Course offering missing for current semester as well as for previous and coming semesters
Headings with content from the Course syllabus DN2264 (Autumn 2009–) are denoted with an asterisk ( )

Content and learning outcomes

Course contents

Basic ideas including hardware architectures, memory hierarchies, communications, parallelization strategies, measures of efficiency;

Simple numerical algorithms including matrix operations, Gaussian elimination;

Algorithms on graphs including graph partitioning problems;

Parallel sorting;

More advanced parallel problems including the n-body problem;

Advanced numerical methods including multi-grid and FFT methods;

Standard libraries.

Intended learning outcomes

The overall goal of the course is to provide a basic understanding of how to develop algorithms and how to implement them in distributed memory computers using the message-passing paradigm.

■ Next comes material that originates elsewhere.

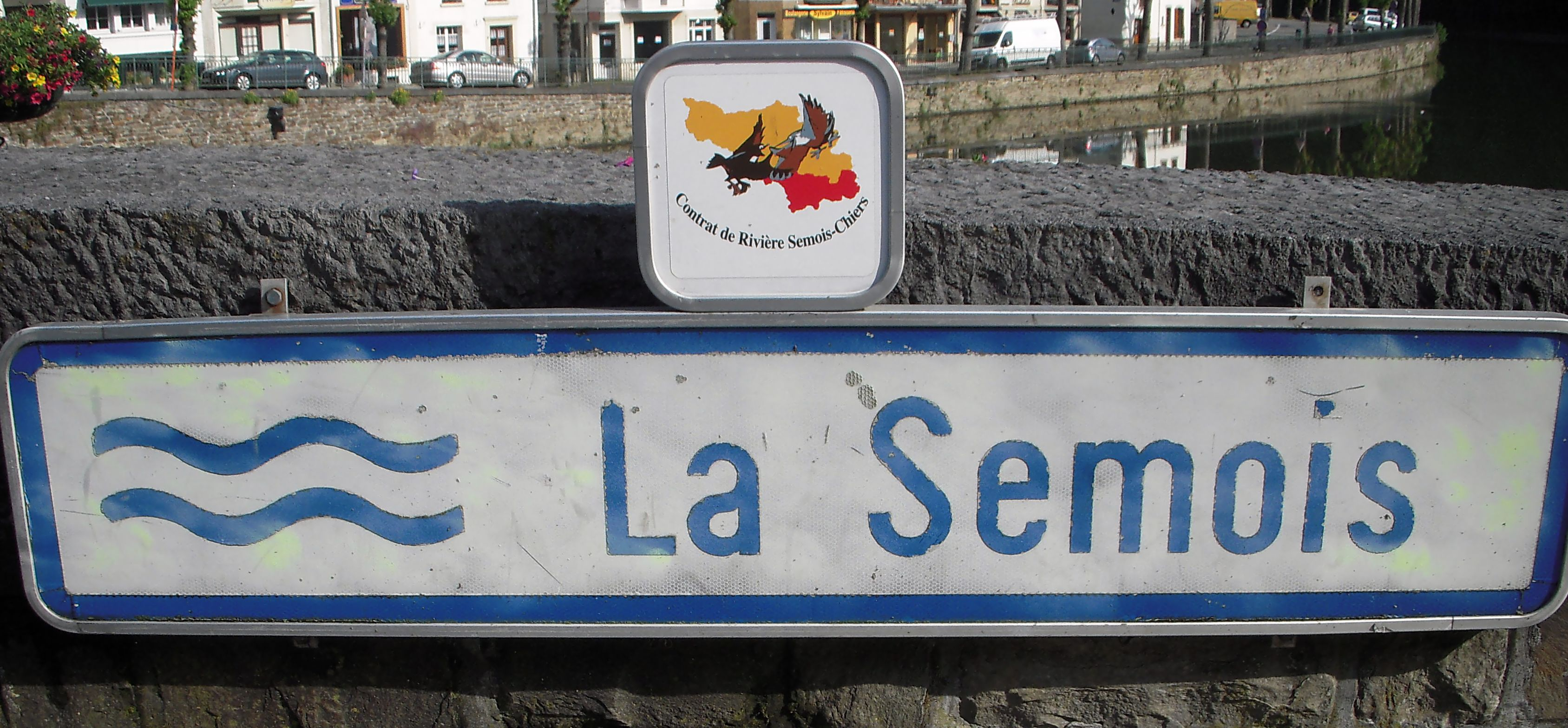 Skilt på kajen i Bouillon, Belgien. Juni 2013.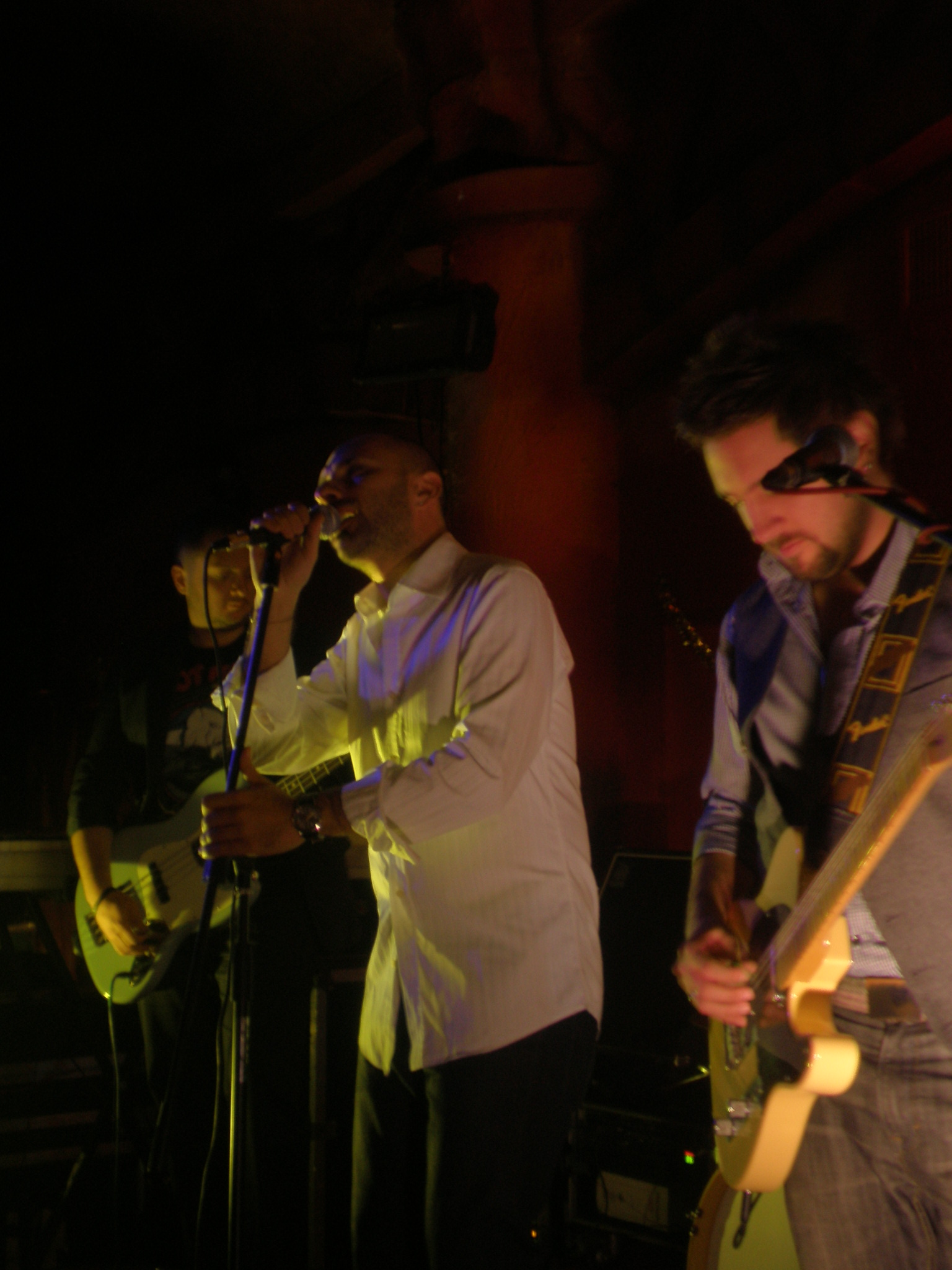 Gripin on stage at Kaktüs Bar, Antalya, Turkey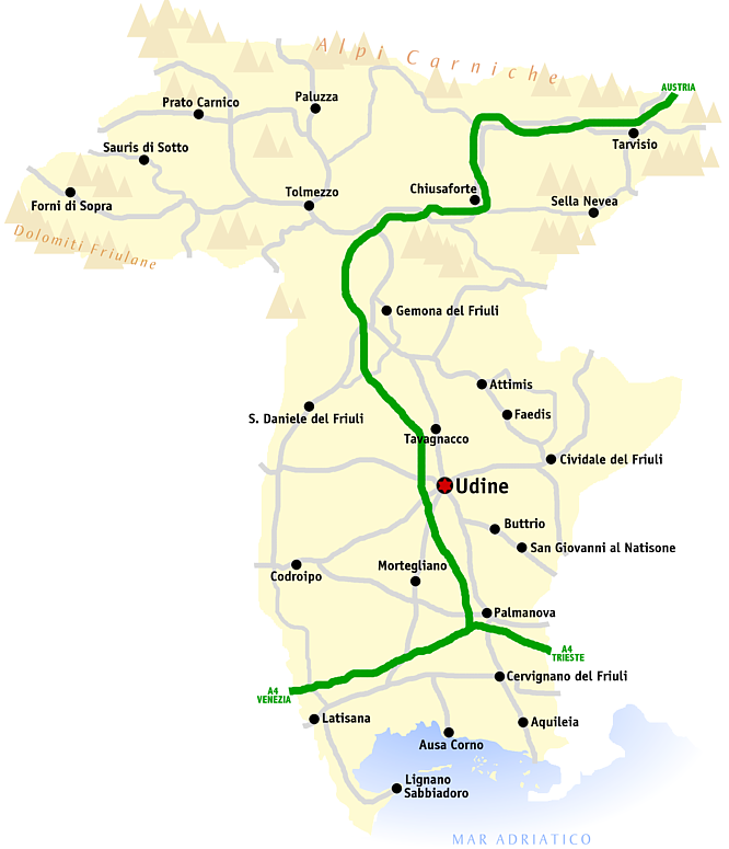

This understanding means that after the course you are able to

  • explain parallelization strategies;
  • select and/or develop an algorithm for solving a given problem which has the potential for an efficient parallelization;
  • select and/or develop data structures for implementing parallel computations;
  • theoretically analyze a given parallel algorithm with respect to efficiency;
  • implement a given algorithm on a distributed-memory computer using the message passing library MPI;
  • understand the message flow and avoid unwanted situations (e.g. deadlock, synchronization delays);
  • modify and adapt a set of basic routines to special situations;
  • experimentally evaluate the performance of a parallel program;
  • explain differences between the theoretically expected performance and the practically observed performance.

Course disposition

No information inserted

Literature and preparations

Specific prerequisites

Single course students: 90 university credits including 45 university credits in Mathematics or Information Technology. English B, or equivalent.

Recommended prerequisites

Basic courses in numerical analysis equivalent to DN1212 or DN1240, computer science equivalent to DD1320 or DD1321, preferably in C, C++, Fortran. For those being comfortable with Java or Python a short introduction to C will be provided.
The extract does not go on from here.